→ TASK ITEM: Starting at the first line of the data, please print exactly those lines through the one that holds "minori stranieri |", omitting every picture.

→ THE DATA:
-=-=-

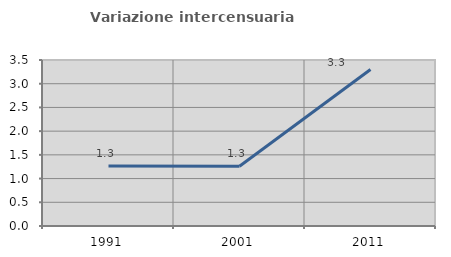
| Category | Variazione intercensuaria annua |
|---|---|
| 1991.0 | 1.267 |
| 2001.0 | 1.259 |
| 2011.0 | 3.298 |
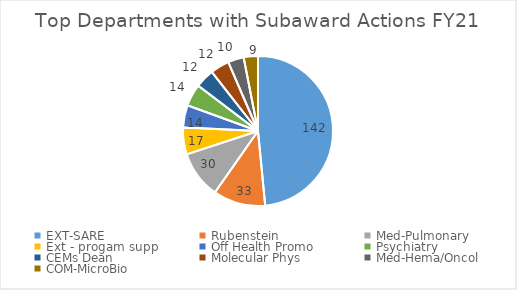
| Category | FY21 |
|---|---|
| EXT-SARE | 142 |
| Rubenstein | 33 |
| Med-Pulmonary | 30 |
| Ext - progam supp | 17 |
| Off Health Promo | 14 |
| Psychiatry | 14 |
| CEMs Dean | 12 |
| Molecular Phys | 12 |
| Med-Hema/Oncol | 10 |
| COM-MicroBio | 9 |
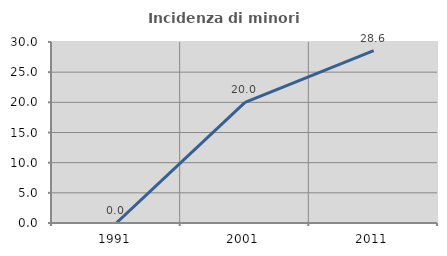
| Category | Incidenza di minori stranieri |
|---|---|
| 1991.0 | 0 |
| 2001.0 | 20 |
| 2011.0 | 28.571 |
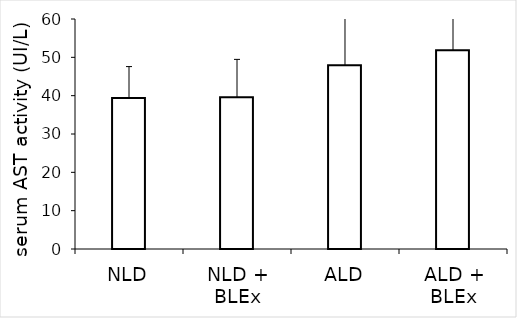
| Category | Series 0 |
|---|---|
| NLD | 39.411 |
| NLD + BLEx | 39.588 |
| ALD | 47.964 |
| ALD + BLEx | 51.877 |
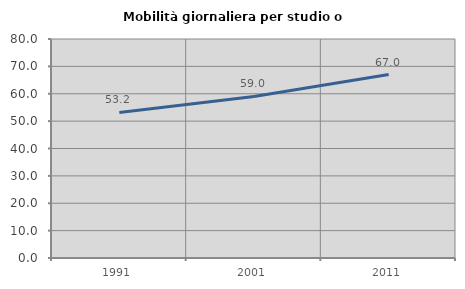
| Category | Mobilità giornaliera per studio o lavoro |
|---|---|
| 1991.0 | 53.183 |
| 2001.0 | 59.029 |
| 2011.0 | 67.002 |
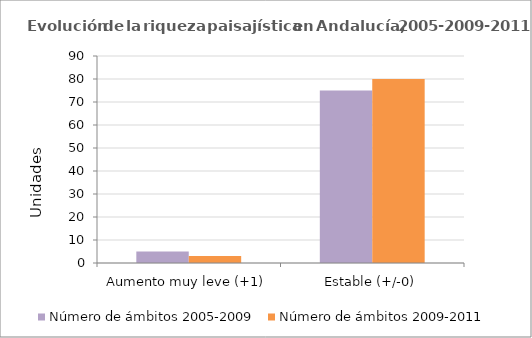
| Category | Número de ámbitos 2005-2009 | Número de ámbitos 2009-2011 |
|---|---|---|
| Aumento muy leve (+1) | 5 | 3 |
| Estable (+/-0) | 75 | 80 |
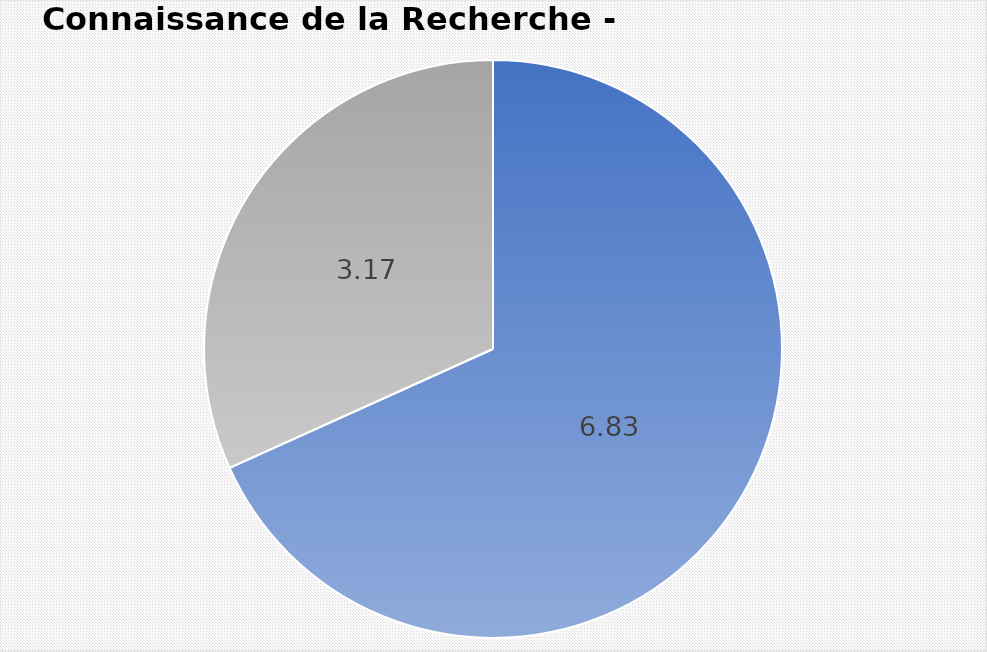
| Category | Series 0 |
|---|---|
| 0 | 6.825 |
| 1 | 3.175 |
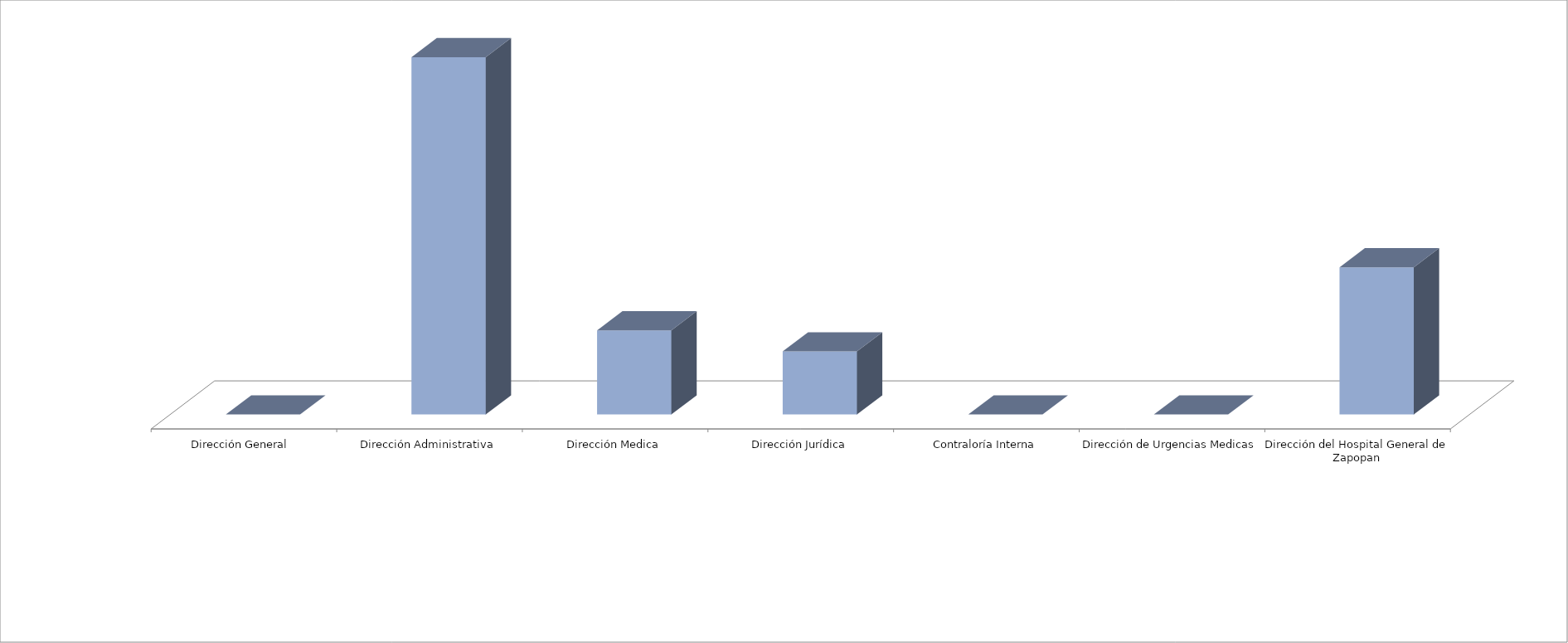
| Category | Series 0 | Series 1 |
|---|---|---|
| Dirección General  |  | 0 |
| Dirección Administrativa |  | 17 |
| Dirección Medica |  | 4 |
| Dirección Jurídica |  | 3 |
| Contraloría Interna |  | 0 |
| Dirección de Urgencias Medicas |  | 0 |
| Dirección del Hospital General de Zapopan |  | 7 |
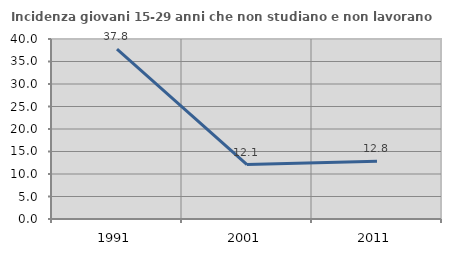
| Category | Incidenza giovani 15-29 anni che non studiano e non lavorano  |
|---|---|
| 1991.0 | 37.766 |
| 2001.0 | 12.097 |
| 2011.0 | 12.81 |
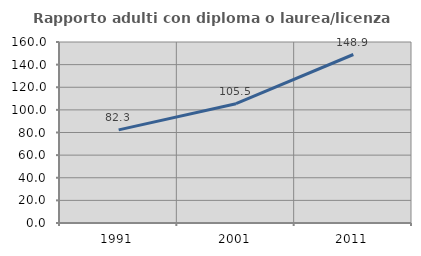
| Category | Rapporto adulti con diploma o laurea/licenza media  |
|---|---|
| 1991.0 | 82.333 |
| 2001.0 | 105.453 |
| 2011.0 | 148.947 |
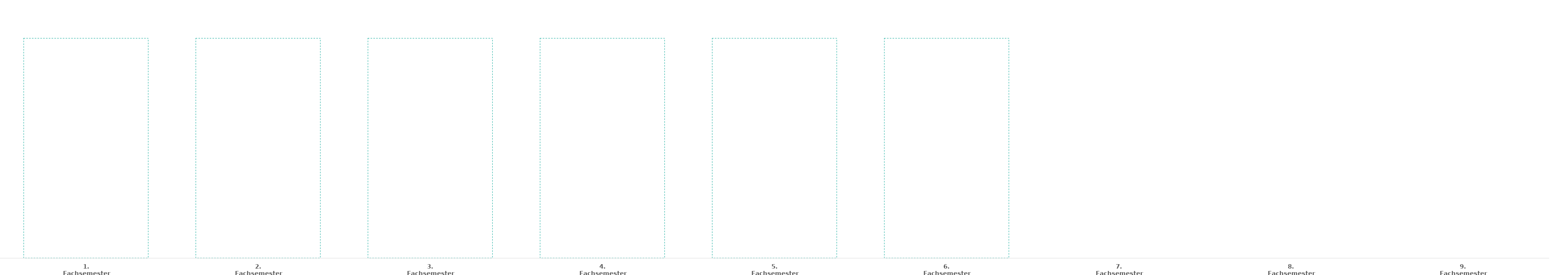
| Category | Modul 1 | Modul 2 | Modul 3 | Modul 4 | Modul 5 | Modul 6 | Modul 7 | Modul 8 | Modul 9 | Seminar | Berufspraktikum | Bachelorarbeit | Soll-ECTS |
|---|---|---|---|---|---|---|---|---|---|---|---|---|---|
| 1. Fachsemester | 0 | 0 | 0 | 0 | 0 | 0 | 0 | 0 | 0 | 0 | 0 | 0 | 30 |
| 2. Fachsemester | 0 | 0 | 0 | 0 | 0 | 0 | 0 | 0 | 0 | 0 | 0 | 0 | 30 |
| 3. Fachsemester | 0 | 0 | 0 | 0 | 0 | 0 | 0 | 0 | 0 | 0 | 0 | 0 | 30 |
| 4. Fachsemester | 0 | 0 | 0 | 0 | 0 | 0 | 0 | 0 | 0 | 0 | 0 | 0 | 30 |
| 5. Fachsemester | 0 | 0 | 0 | 0 | 0 | 0 | 0 | 0 | 0 | 0 | 0 | 0 | 30 |
| 6. Fachsemester | 0 | 0 | 0 | 0 | 0 | 0 | 0 | 0 | 0 | 0 | 0 | 0 | 30 |
| 7. Fachsemester | 0 | 0 | 0 | 0 | 0 | 0 | 0 | 0 | 0 | 0 | 0 | 0 | 0 |
| 8. Fachsemester | 0 | 0 | 0 | 0 | 0 | 0 | 0 | 0 | 0 | 0 | 0 | 0 | 0 |
| 9. Fachsemester | 0 | 0 | 0 | 0 | 0 | 0 | 0 | 0 | 0 | 0 | 0 | 0 | 0 |
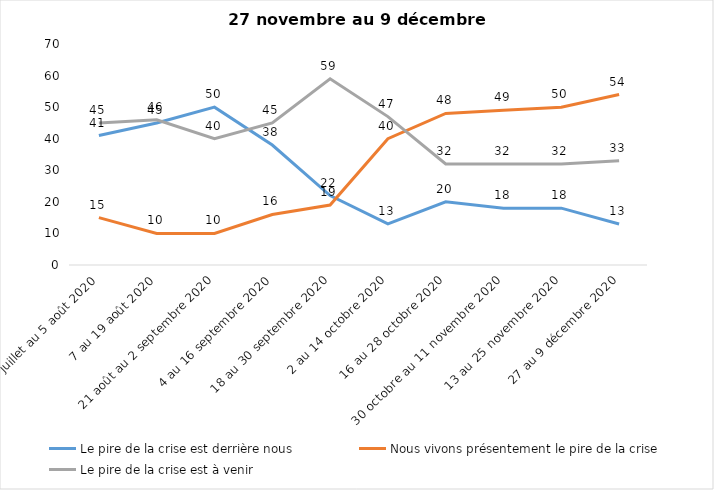
| Category | Le pire de la crise est derrière nous | Nous vivons présentement le pire de la crise | Le pire de la crise est à venir |
|---|---|---|---|
| 24 juillet au 5 août 2020 | 41 | 15 | 45 |
| 7 au 19 août 2020 | 45 | 10 | 46 |
| 21 août au 2 septembre 2020 | 50 | 10 | 40 |
| 4 au 16 septembre 2020 | 38 | 16 | 45 |
| 18 au 30 septembre 2020 | 22 | 19 | 59 |
| 2 au 14 octobre 2020 | 13 | 40 | 47 |
| 16 au 28 octobre 2020 | 20 | 48 | 32 |
| 30 octobre au 11 novembre 2020 | 18 | 49 | 32 |
| 13 au 25 novembre 2020 | 18 | 50 | 32 |
| 27 au 9 décembre 2020 | 13 | 54 | 33 |
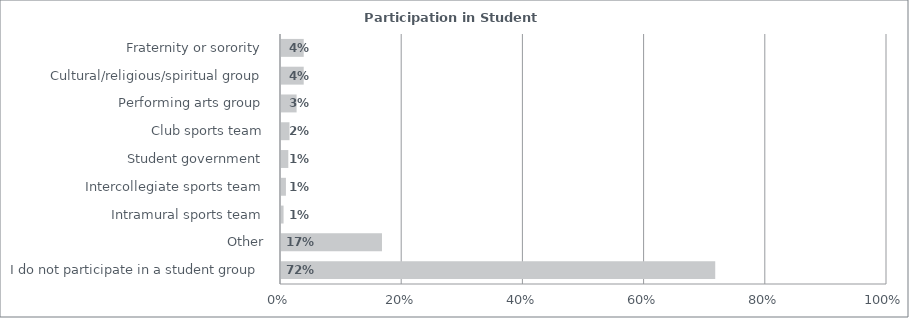
| Category | Series 0 |
|---|---|
| I do not participate in a student group | 0.718 |
| Other | 0.168 |
| Intramural sports team | 0.006 |
| Intercollegiate sports team | 0.01 |
| Student government | 0.014 |
| Club sports team | 0.016 |
| Performing arts group | 0.027 |
| Cultural/religious/spiritual group | 0.039 |
| Fraternity or sorority | 0.039 |
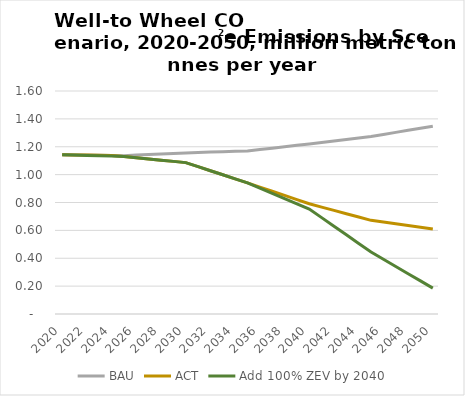
| Category | BAU | ACT | Add 100% ZEV by 2040 |
|---|---|---|---|
| 2020.0 | 1.143 | 1.143 | 1.143 |
| 2021.0 | 1.141 | 1.141 | 1.14 |
| 2022.0 | 1.14 | 1.14 | 1.138 |
| 2023.0 | 1.139 | 1.139 | 1.135 |
| 2024.0 | 1.137 | 1.137 | 1.133 |
| 2025.0 | 1.136 | 1.13 | 1.13 |
| 2026.0 | 1.14 | 1.122 | 1.122 |
| 2027.0 | 1.144 | 1.113 | 1.113 |
| 2028.0 | 1.148 | 1.104 | 1.104 |
| 2029.0 | 1.152 | 1.095 | 1.095 |
| 2030.0 | 1.156 | 1.086 | 1.086 |
| 2031.0 | 1.159 | 1.057 | 1.057 |
| 2032.0 | 1.161 | 1.028 | 1.028 |
| 2033.0 | 1.164 | 0.999 | 0.999 |
| 2034.0 | 1.167 | 0.97 | 0.97 |
| 2035.0 | 1.17 | 0.941 | 0.941 |
| 2036.0 | 1.18 | 0.911 | 0.903 |
| 2037.0 | 1.19 | 0.881 | 0.866 |
| 2038.0 | 1.2 | 0.851 | 0.828 |
| 2039.0 | 1.21 | 0.821 | 0.791 |
| 2040.0 | 1.22 | 0.791 | 0.753 |
| 2041.0 | 1.231 | 0.767 | 0.691 |
| 2042.0 | 1.241 | 0.743 | 0.63 |
| 2043.0 | 1.252 | 0.72 | 0.568 |
| 2044.0 | 1.263 | 0.696 | 0.506 |
| 2045.0 | 1.273 | 0.672 | 0.444 |
| 2046.0 | 1.288 | 0.659 | 0.393 |
| 2047.0 | 1.303 | 0.647 | 0.341 |
| 2048.0 | 1.318 | 0.634 | 0.289 |
| 2049.0 | 1.333 | 0.622 | 0.237 |
| 2050.0 | 1.348 | 0.61 | 0.186 |

-=-=-

→ PROBLEM SOLUTION:
| Category | Variazione intercensuaria annua |
|---|---|
| 1991.0 | 1.267 |
| 2001.0 | 1.259 |
| 2011.0 | 3.298 |
| Category | FY21 |
|---|---|
| EXT-SARE | 142 |
| Rubenstein | 33 |
| Med-Pulmonary | 30 |
| Ext - progam supp | 17 |
| Off Health Promo | 14 |
| Psychiatry | 14 |
| CEMs Dean | 12 |
| Molecular Phys | 12 |
| Med-Hema/Oncol | 10 |
| COM-MicroBio | 9 |
| Category | Incidenza di minori stranieri |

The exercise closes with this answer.